Theater Mu's latest play is a fun crime caper about a Chinese-American family of con artists. Mu was part of the rolling world premiere of NYC-based playwright Carla Ching's smart, funny, two-person relationship play Two Kids that Blow Shit Up a few years ago, and are now bringing us this smart, funny, family crime dramedy Fast Company. There's nothing particularly deep or revelatory about it, but it's fun in an Ocean's Eleven heist kind of way, and it's rare and wonderful to see an Asian-American family at the center of this type of story, portrayed as flawed, messy, loving, complicated humans instead of stereotypes.

Blue, H, and Francis are loving, bickering step-siblings raised by a con artist mother. To test her children to see if they were ready for the crime life, she'd leave them alone in a public place and tell them to find their own way home. When they were 10. Now adults, these kids are tough, smart, and shrewd. Francis is trying to leave the life of crime to be a magician, and Blue is running a complicated con involving a comic book and a couple of double switches. When the valuable stolen comic goes missing, she blames her brother H. They enlist mother Mable to try to get it back, in a complicated series of cons and double cons and triple cons (it's hard to con a con artist). To tell you more would spoil the twists and turns, some of which are foreseeable, some of which are not. But the Kwan family capers take them all over the world, and despite their disagreements, they're still together.
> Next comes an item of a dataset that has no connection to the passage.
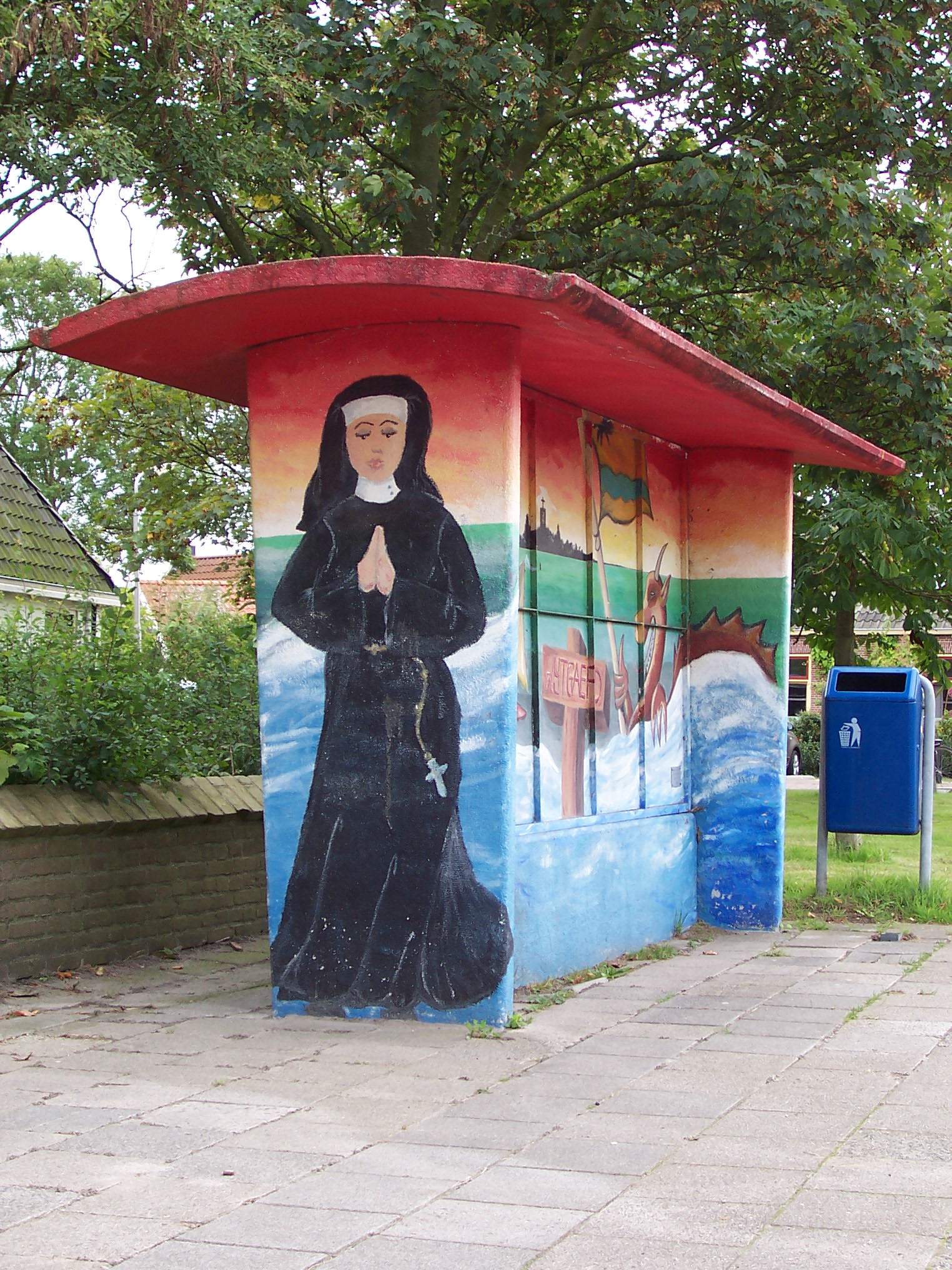 Wytgaard, bushalte

The family that cons together...

Brian Kim, Ming Montgomery, Pogi Sumangil, and Jeannie Lander
(photo by Rich Ryan)
Director Brian Balcom has assembled a top notch cast that really feels like a dysfunctional family, with prickly chemistry among them. Jeannie Lander embodies the tough but loving mother, balancing the fine line between being a supportive mother and a wily criminal. A relative newcomer to #TCTheater, Ming Montgomery is great as Blue, the sibling with the greatest gift for con. Brian Kim and Eric "Pogi" Sumangil are both fun to watch as the less gifted brothers Francis and H. The ensemble works and plays well together.

The various locations around the world are represented by projections on the cool and modern set. From a swanky office to a dive bar to a park, images projected on the blank blocked walls, plus a few key set pieces, take us there. (Scenic design by Joel Sass, projection design by Miko Simmons.)

Fast Company continues at the Guthrie Dowling Studio through November 24. The Wednesday night performance I attended was sold out, so make your plans soon to see this smart and fun caper of a play.